NEXUS is a Canada-United States trusted traveller program for pre-approved low-risk Canadian and U.S. citizens and permanent residents travelling to, from or within the U.S. or Canada. It facilitates expedited entry using automated self-serve kiosks at airports, designated NEXUS lanes at land crossings and a call-ahead system for travellers using marine services. It also promotes expedited movement through dedicated airport security screening lanes. At busier airports, there may be a dedicated lane leaving the baggage claim area.
Benefits in Canada
I live in Canada, and use my NEXUS card on all domestic and international flights.

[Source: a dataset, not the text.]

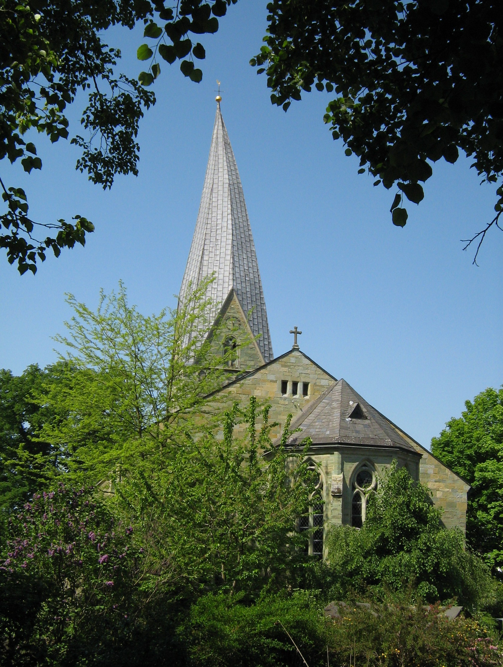 Foto von Alt-St.Thomä in Soest vom Wall aus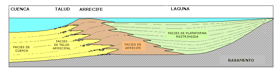 Sección geológica general de una plataforma carbonatada.

- The larger airports have dedicated NEXUS screening lanes. All that’s required to enter is a boarding pass and a NEXUS card. If there isn’t a dedicated screening officer, NEXUS cardholders receive priority access to an agent serving both NEXUS and non-NEXUS lanes.
- If there’s a queue, it’s short and efficiently managed. NEXUS members tend to be experienced in screening procedures so the process moves quickly.

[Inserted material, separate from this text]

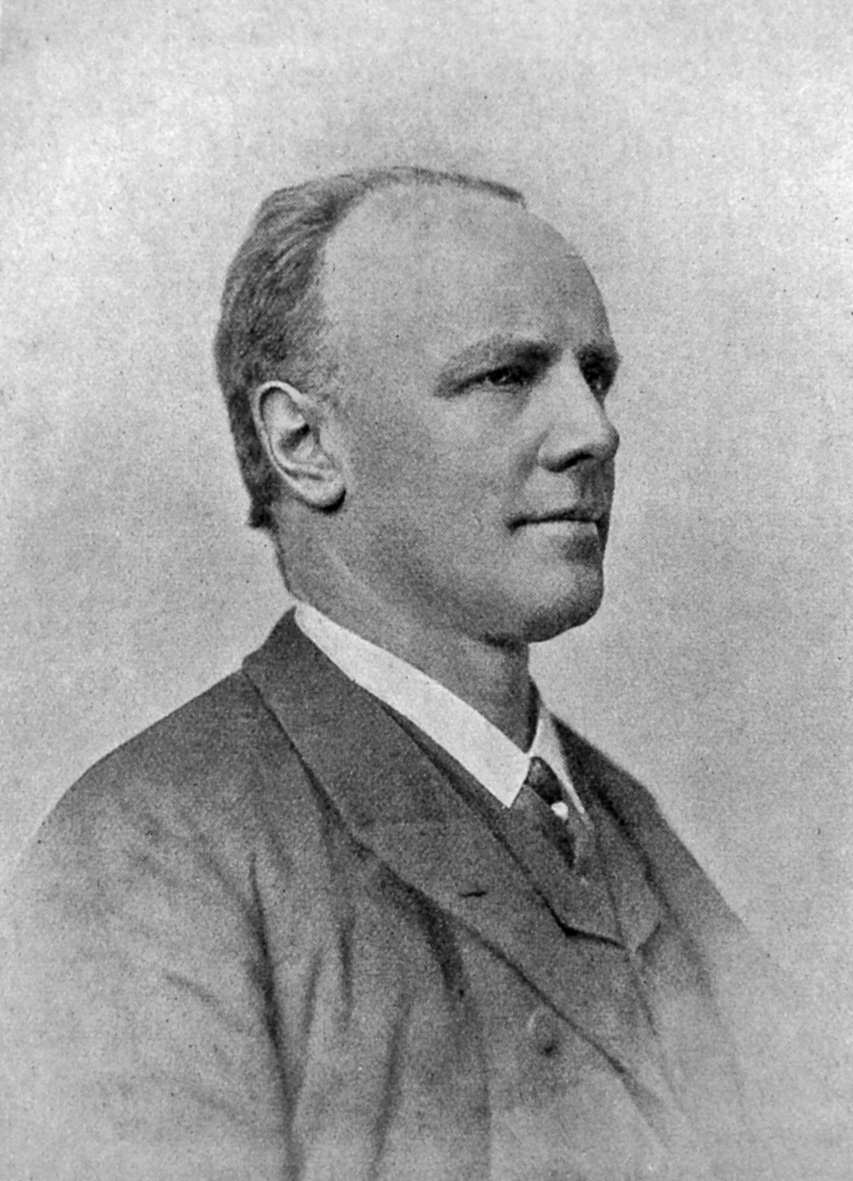 Emil Poulsen (1842-1911). Kongelig dansk skuespiller. Fremragende karakterskuespiller og sceneinstruktør, der spillede et meget omfattende repertoire.

- When arriving in Canada, my only contact with CBSA (Canada Border Services Agency) officers is at customs control to hand in the receipt printed by a NEXUS kiosk. Instead of queuing to be interviewed at immigration control, I spend a few minutes at a self-serve kiosk.
- A kiosk has always been available, without any queues. I place my passport on the reader, get in position for an iris scan, and answer a few simple questions similar to those on a customs declaration form. The kiosk prints a receipt to be handed to an officer at customs control. It takes less than two minutes. There have been numerous occasions, especially when arriving at less busy airports such as Halifax, that it’s clear I’ve been the first one to reach the arrivals area.
Benefits in the U.S.
To avoid those dreaded fuel surcharges, most of my Aeroplan redemptions involve flights through U.S. hubs. It’s on these occasions my NEXUS card has been invaluable.
- A NEXUS application costs $50 and if approved, NEXUS privileges are in effect for five years. NEXUS provides access to both Global Entry and TSA Pre✓. It costs $100 to apply for Global Entry (that includes access to TSA Pre✓) or $85 to apply for TSA Pre✓. NEXUS is a good deal.
- When entering the U.S. or at U.S. pre-clearance centres in Canada, there are dedicated Global Entry lanes for members of NEXUS and other trusted traveller programs. Unlike Canada, my experience has been that there’s contact with a U.S. Customs and Border Protection (CBP) officer. If there isn’t a dedicated officer, NEXUS members receive priority access to one.
- NEXUS membership grants access to TSA Pre✓ expedited screening. This is a huge time saver at busy airports. Huge. Unlike in Canada, presenting a NEXUS card doesn’t provide access. A TSA Pre✓ designation needs to appear on a boarding pass. When booking travel, enter your Known Traveller Number or PassID to qualify for TSA Pre✓.
Zero tolerance for mistakes or abuse
As trusted travellers, NEXUS members are held to a high standard. The smallest of infractions can result in having a card confiscated and NEXUS privileges revoked. Trade lawyer Cyndee Todgham Cherniak cites several examples in Canadians Living in Border Cities at Risk for Nexus Pass Confiscations.
Carefully and honestly completing declaration cards or responding to questions at a kiosk is a condition of continued participation in the program. An honest or dishonest mistake may result in losing trusted traveller status. It’s a good idea to be aware of what you’re carrying, and pinpoint exactly what needs to be declared. Jet lag is no excuse for failing to provide correct information.
How to apply
My own experience is described in NEXUS card – a traveller’s “speed pass”.
Is a NEXUS card worth it? $50 for five years of coverage? If you travel a lot, it will be the best $50 travel expenditure you’ll ever make. Even if you travel just once a year, and your journeys involve busy U.S. airport hubs or border crossings, it will still be one of your best value-for-money travel expenses.
What’s your experience travelling with a NEXUS card?